Relaxometry measurements can be performed in water solutions on water protons. In this case, information can be obtained on the correlation times modulating the dipolar interactions between protons, and thus on the reorientation time and aggregation state of the system. Relaxometry measurements have been shown to be largely useful in determining the presence of binding between macromolecules or between a small paramagnetic complex and a macromolecule, as well as for studying the mechanisms responsible for electron relaxation. It is largely used for the characterization of contrast agents for magnetic resonance imaging (MRI) and for their optimization. Recently, it was successfully applied to the characterization of radicals for applications to dynamic nuclear polarization (DNP).

Relaxation profiles can also be measured by dissolving proteins in D2O at mM concentration. In this way the average relaxation rates of protein protons can be directly detected, so that information on internal mobility and protein aggregation, through a safe estimate of the reorientational time of the protein, can be obtained. These profiles are characterized by very large relaxation rate at low fields (100-5000 s-1), given by the product of the squared order parameter, the reorientational time and the average quadratic dipolar energy, and by a dispersion with correlation time given by the reorientational time of the protein. Unfolded proteins are characterized by a small order parameter, and consequently by a small relaxation rate also at low fields (10-50 s-1).

Electron Paramagnetic Resonance (EPR)

Electron Paramagnetic Resonance (EPR) measures the absorption of electromagnetic radiation by a paramagnetic system placed in a static magnetic field. Standard applications of EPR include characterization of free radicals, studies of organic reactions involving radicals/paramagnetic metals, and investigations of the electronic and structural properties of paramagnetic centers. 

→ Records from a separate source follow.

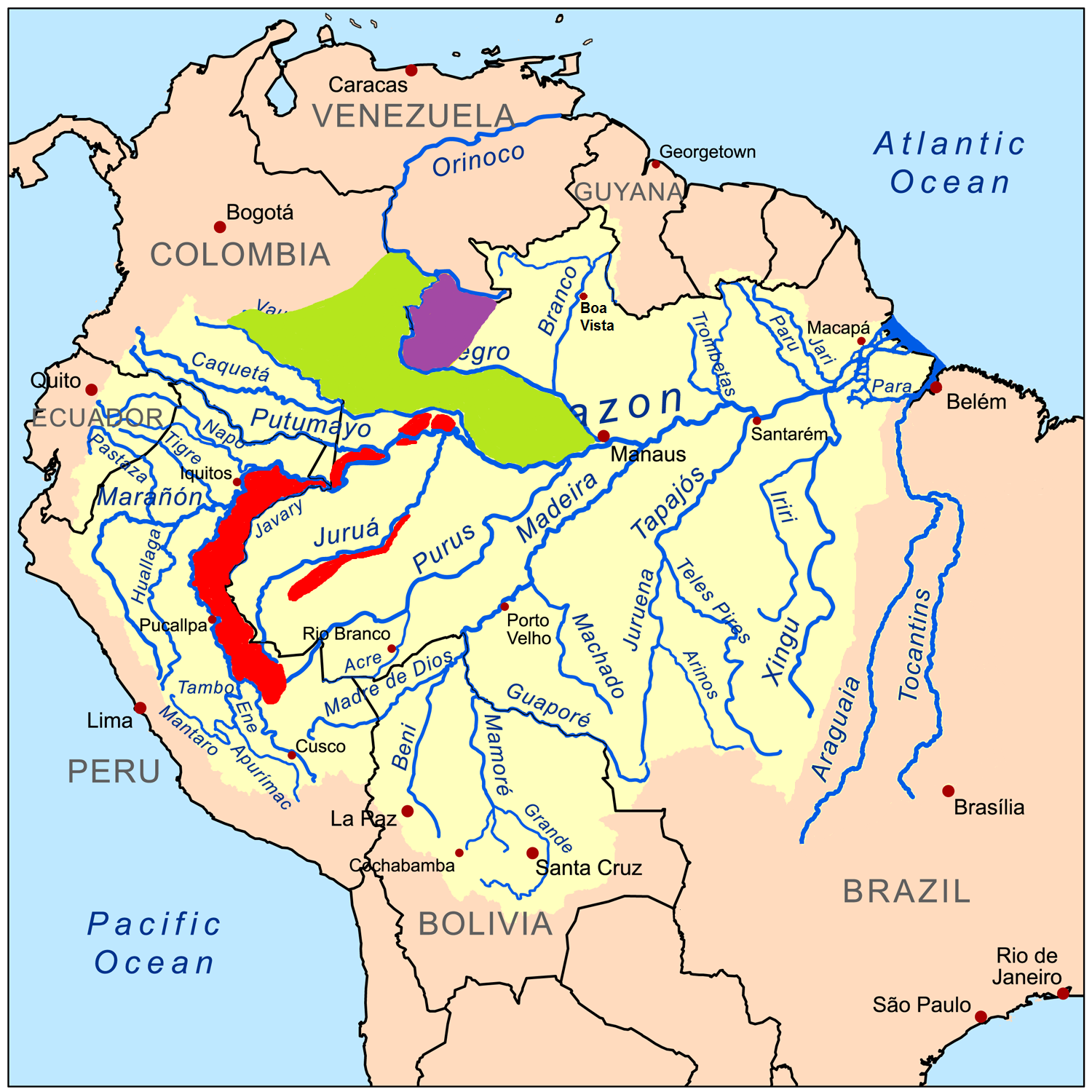 Die Verbreitungsgebiete der drei Uakariarten: rot - Cacajao calvus violett - C. melanocephalus grün - C. ouakary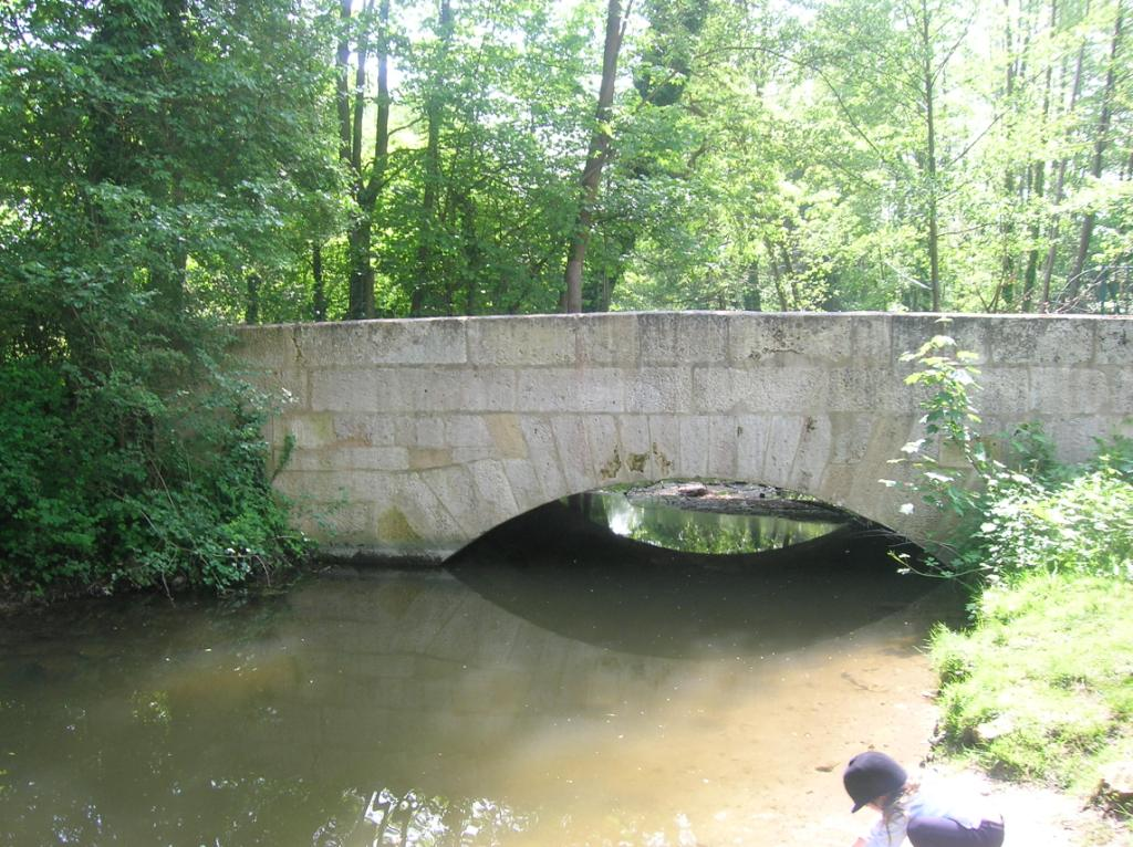 Le Pont Mandrou, enjambant la nouvelle Thève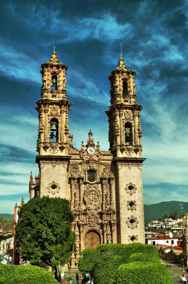 Templo de Santa Prisca de Taxco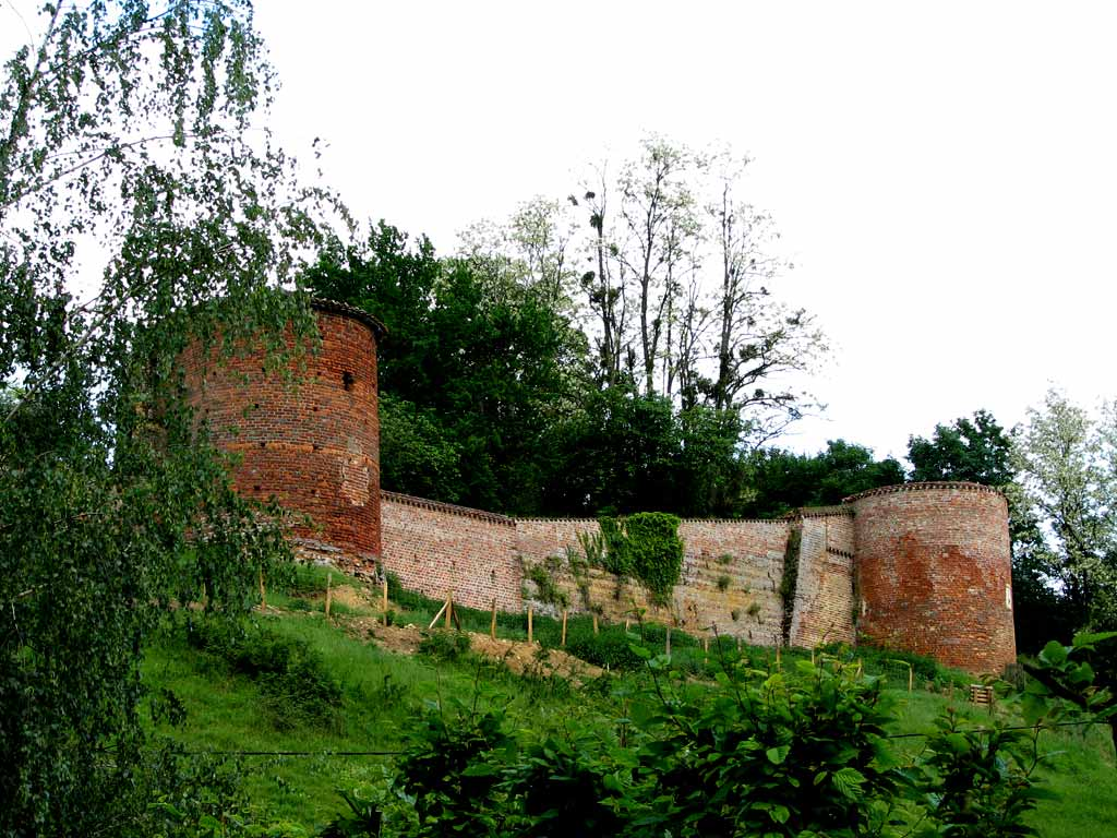 Châtillon-sur-Chalaronne, ruines de l'ancien château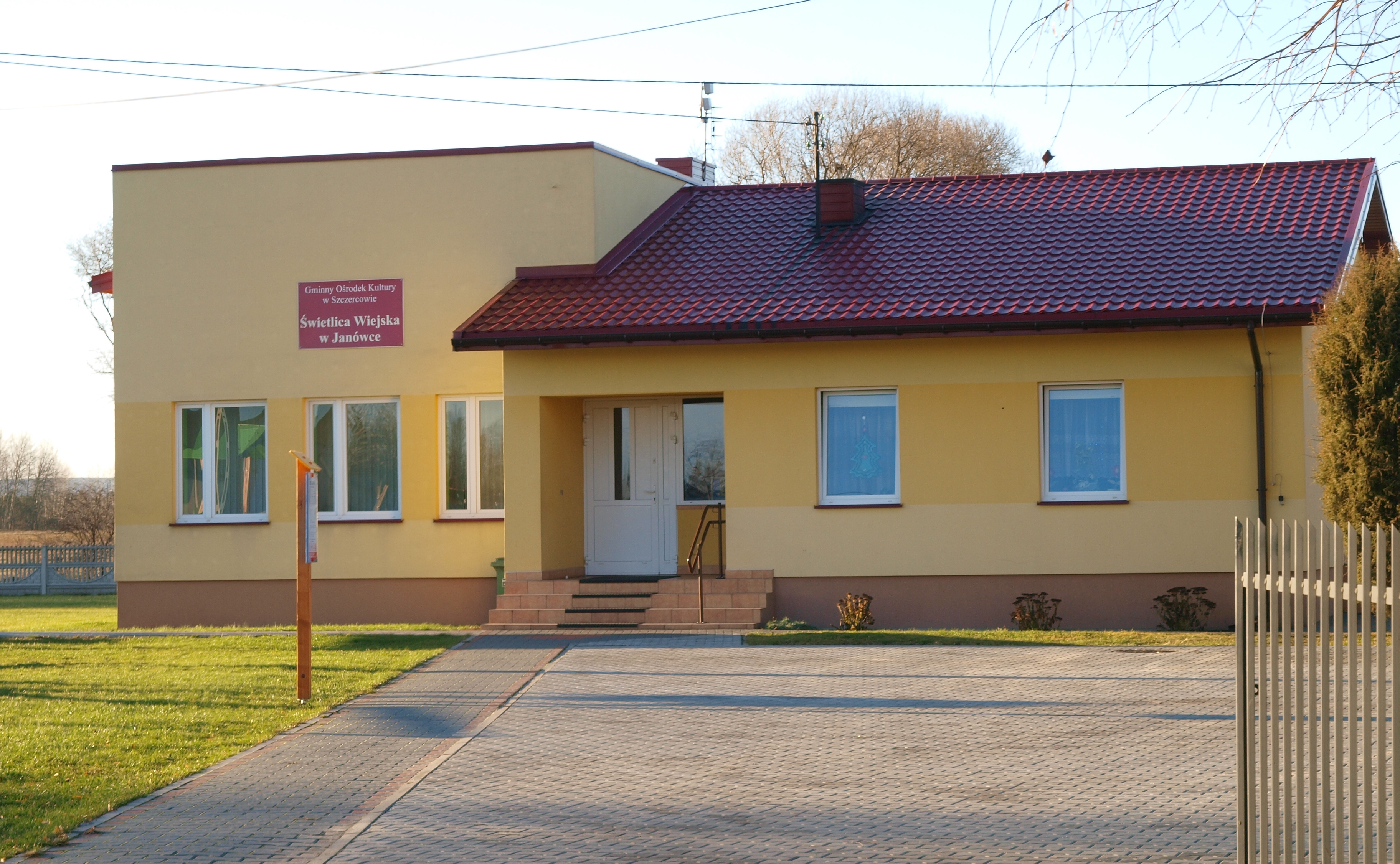 Janówka -szkoła

The investigation of biological metal centers by EPR spectroscopy began about 50 years ago when low-temperature experiments revealed their presence in biological systems. The field of application of EPR spectroscopy has been considerably enlarged thanks to the development of new techniques such as pulsed EPR and, more recently, high-field EPR.

Nowadays in complex biological systems with stable or transient paramagnetic centers, which can be metal ions or clusters, spin labels, amino acid radicals, or organic cofactor radicals, EPR is used to study the arrangement of cofactors and subunits, the formation of secondary structure elements, or the interactions between biomolecules. The information obtained is used in the determination of molecular structure. The accuracy of this structural information often exceeds that of other methods.

In many cases, EPR spectroscopic data provide the only structural information, in particular when high-resolution crystals are not available and systems are too large for high-resolution NMR spectroscopy. EPR data can complement the information gained by other structural methodologies, and has proved to be an essential technique for interdisciplinary investigations of biological systems.